CM -En términos generales, por la experiencia de la vacuna, ¿cree que se abre una nueva etapa con mayor predisposición o confianza de la población hacia los estudios clínicos? Y cómo ayuda esto a la ciencia.

JVZ -La respuesta está vinculada a la pregunta previa, cuanto más se conozca de un tema menos lugar hay para que los prejuicios se instalen y, como señalamos, el mayor número de voluntario dispuestos a participar acelera la llegada de una molécula a toda la comunidad. La vacuna contra el SARS-CoV2, el virus que produce la COVID19, es un claro ejemplo de ello. Cuando la sociedad, la ciencia y los gobiernos se lo proponen se alcanzan resultados que  tiempo atrás eran inimaginables.

CM -¿Qué acciones están llevando adelante desde CER y Fundación Articular sobre estos temas?

JVZ -El objeto social de la Fundación Articular es achicar brechas entre la ciencia y la comunidad, en particular en enfermedades autoinmunes. En este sentido, a partir de publicaciones, streaming, podcasts, videos, etc, incluso a través de acciones específicas como asistencia a cambio de útiles escolares, intentamos concientizar respecto de la ciencia y la tecnología aplicadas a la salud humana. El Instituto CER es más técnico, realiza estudios clínicos en diferentes enfermedades autoinmunes. En la actualidad, y a partir de nuevos medicamentos, se observa un renovado interés por nuevos fármacos para enfermedades complejas, por ejemplo, el lupus.
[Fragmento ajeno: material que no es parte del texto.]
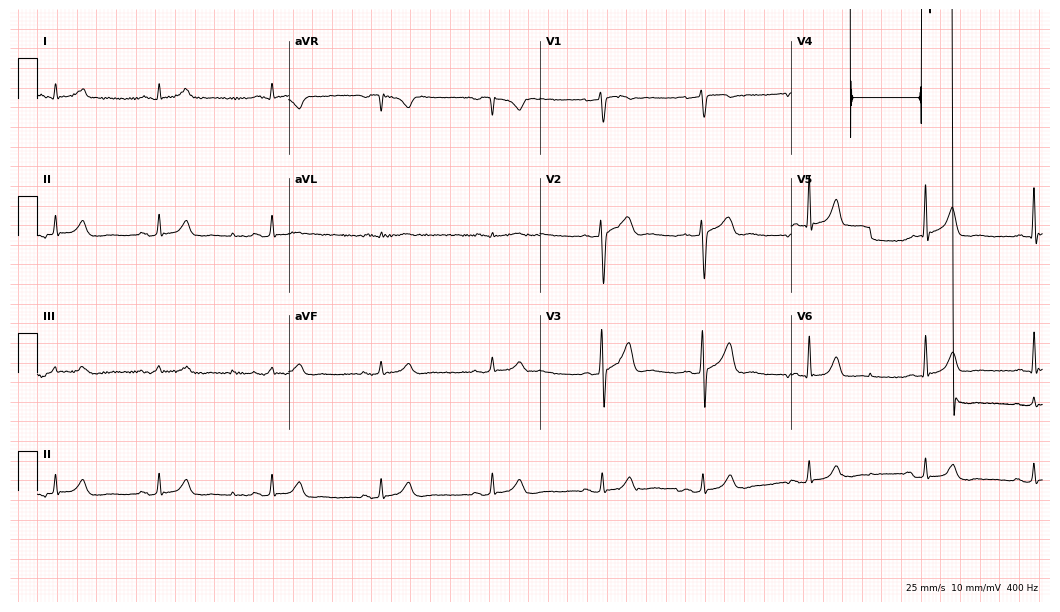
12-lead ECG from a 55-year-old male. Screened for six findings — first-degree AV block, right bundle branch block, left bundle branch block, sinus bradycardia, atrial fibrillation, sinus tachycardia — none is recorded. Only these six findings were labelled.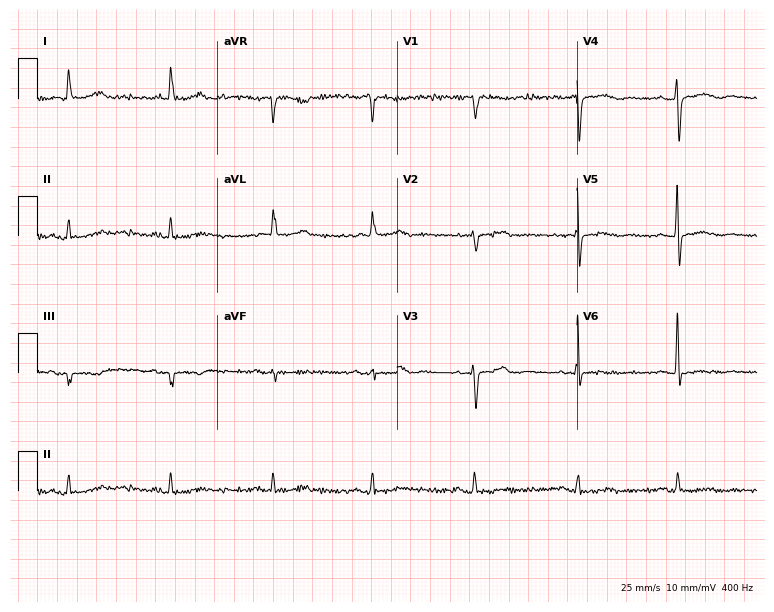
ECG (7.3-second recording at 400 Hz) — a 79-year-old woman. Screened for six findings — first-degree AV block, right bundle branch block, left bundle branch block, sinus bradycardia, atrial fibrillation, sinus tachycardia — none is recorded.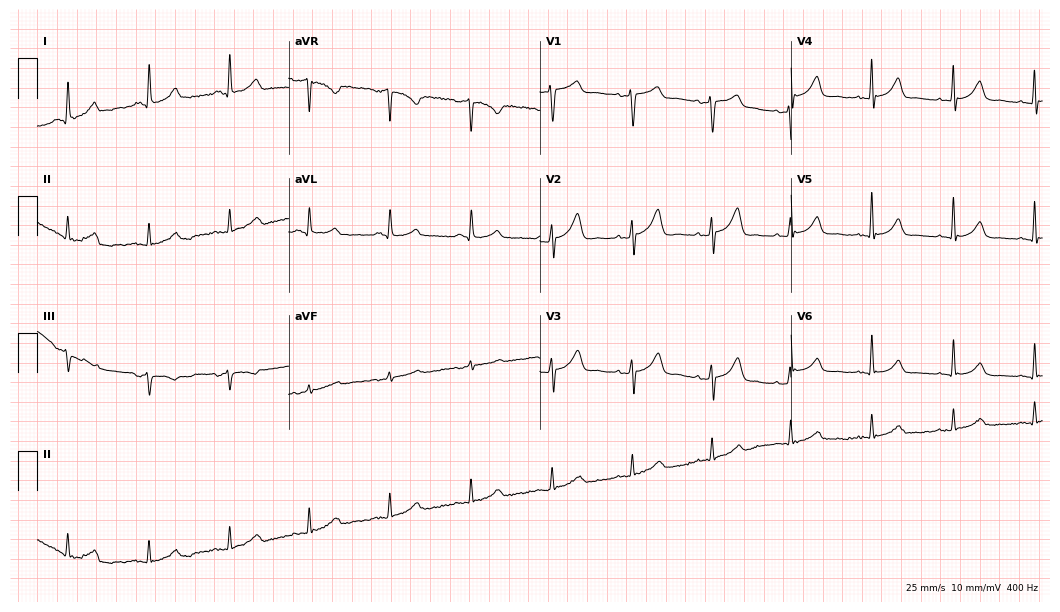
ECG — a female, 74 years old. Labelled as a normal ECG.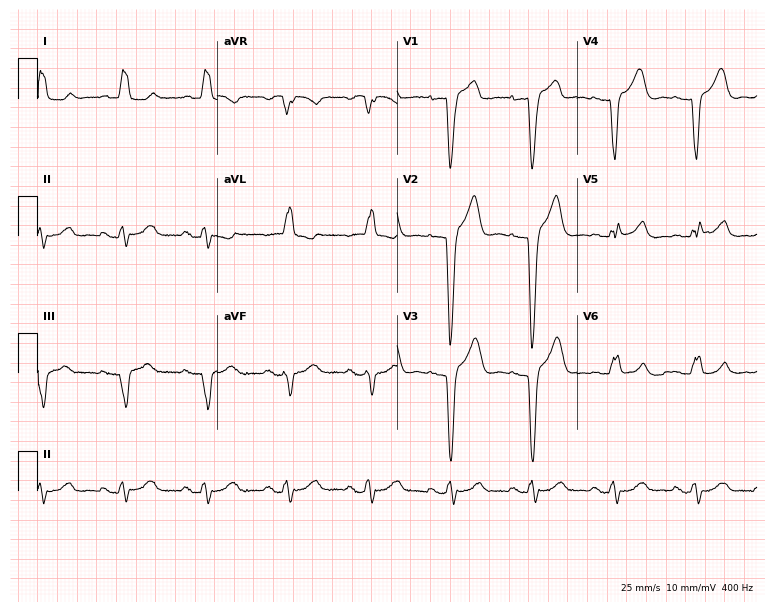
Standard 12-lead ECG recorded from a female patient, 82 years old (7.3-second recording at 400 Hz). The tracing shows left bundle branch block.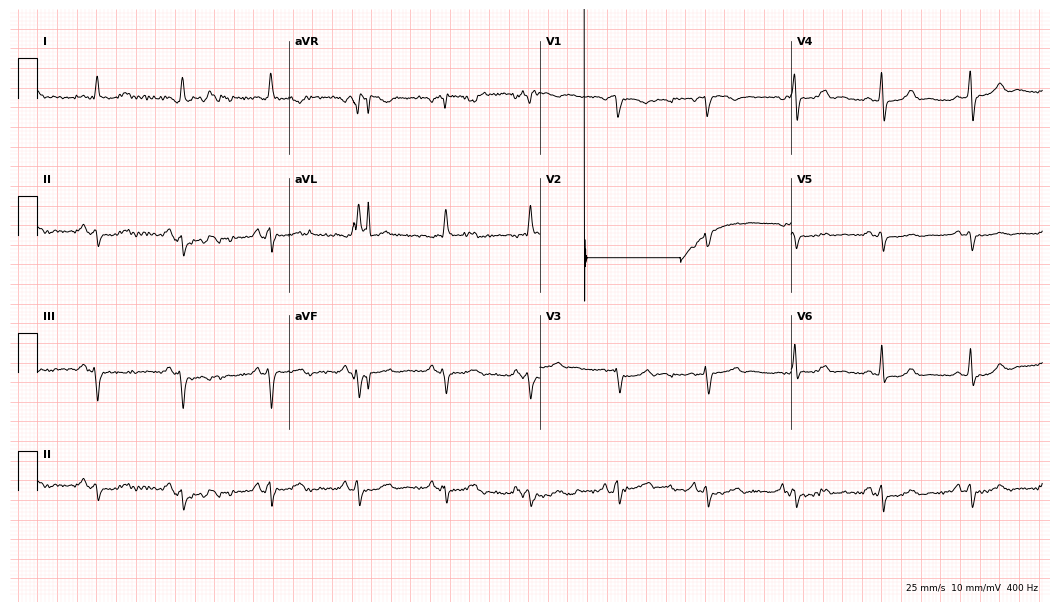
12-lead ECG from a 76-year-old woman. No first-degree AV block, right bundle branch block (RBBB), left bundle branch block (LBBB), sinus bradycardia, atrial fibrillation (AF) or sinus tachycardia recorded for this tracing.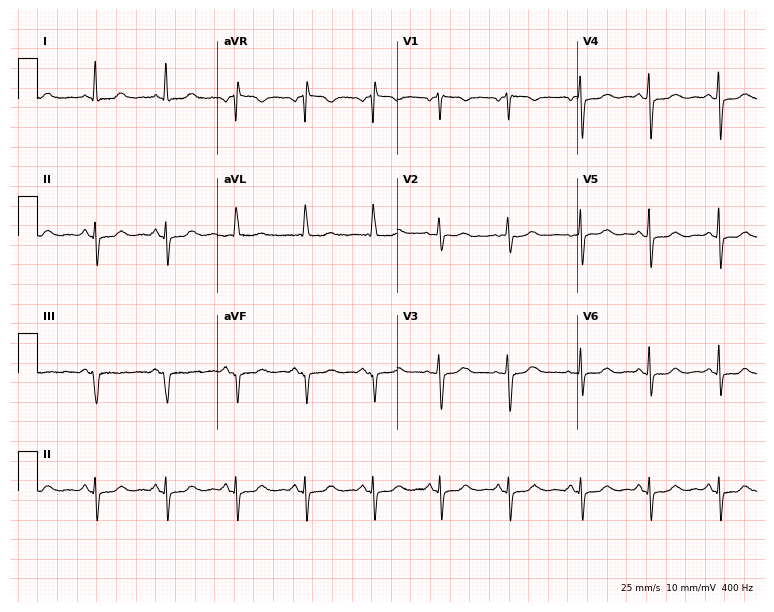
Standard 12-lead ECG recorded from a female patient, 51 years old. None of these six findings is recorded: first-degree AV block, right bundle branch block, left bundle branch block, sinus bradycardia, atrial fibrillation, sinus tachycardia. Other findings, if any, are not listed.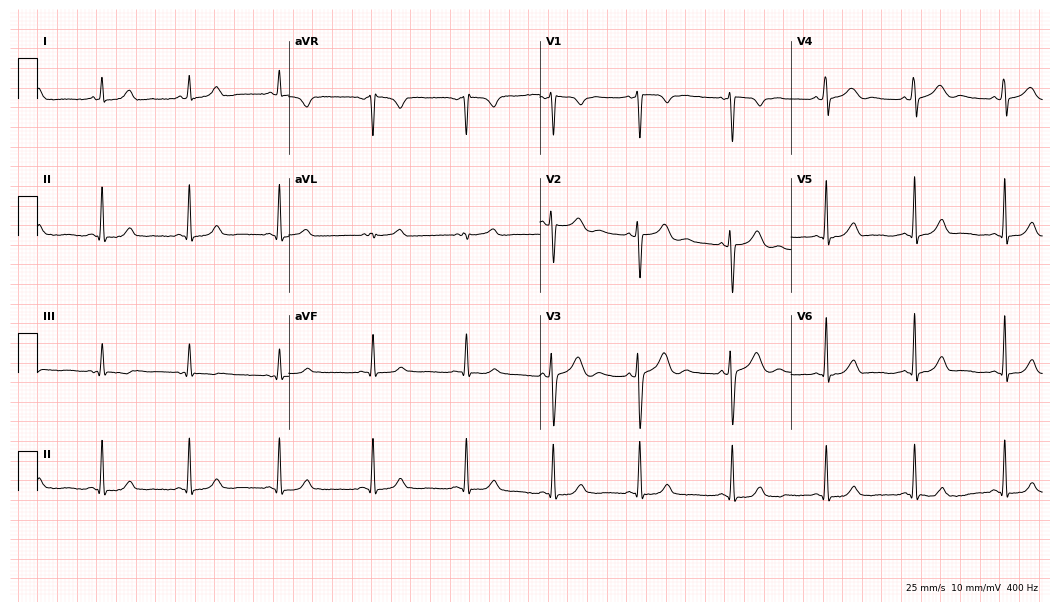
Resting 12-lead electrocardiogram (10.2-second recording at 400 Hz). Patient: a 28-year-old woman. Read as a normal ECG.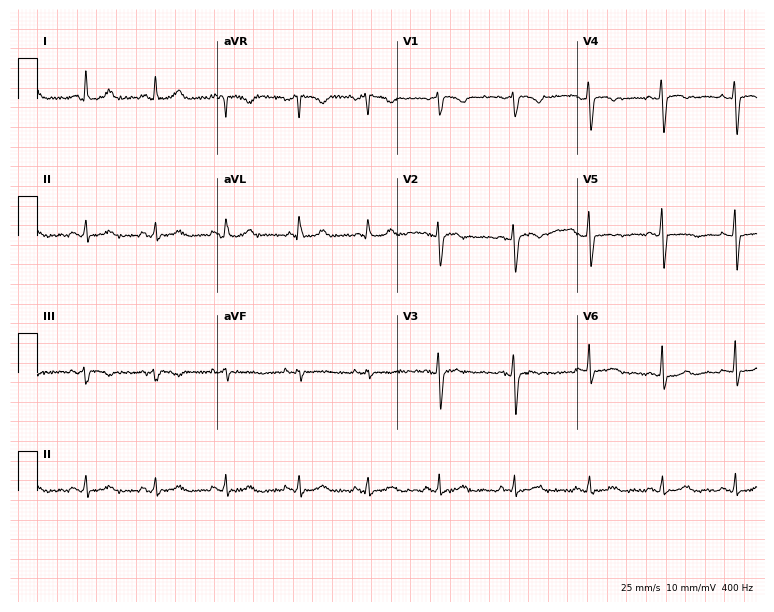
12-lead ECG from a 39-year-old woman (7.3-second recording at 400 Hz). Recorded interpretation: within normal limits.

CM -En enfermedades como el Lupus, sobre la cual se sigue investigando, ¿cómo impacta la repercusión pública que tienen actualmente los ensayos clínicos?

JVZ -Los pacientes están deseosos de que haya estudios para su enfermedad, están muy bien informados. Recordá que afecta fundamentalmente a gente joven, por lo que el acceso a la información es para ellas más sencillo.

En la actualidad, llevamos adelante tres estudios clínicos para esta indicación. Uno de ellos está en período de inicio, es decir de selección de pacientes.

CM -¿Qué consejo le daría a un paciente con Lupus que quisiera participar de un estudio?

JVZ -El consejo es para pacientes con cualquier enfermedad que desee participar en un estudio clínico. Lo primero es que lo conozca, que se dirija al lugar donde se realiza y hable con los médicos investigadores. Ellos deberán proporcionarle toda la información necesaria, incluso material de lectura como el formulario de consentimiento informado. Si no está seguro, sugerimos discutirlo con la familia y, eventualmente, con su médico de confianza. Luego volver nuevamente al centro con todas las preguntas necesarias.  Después de todo el conocimiento es lo único que derriba prejuicios.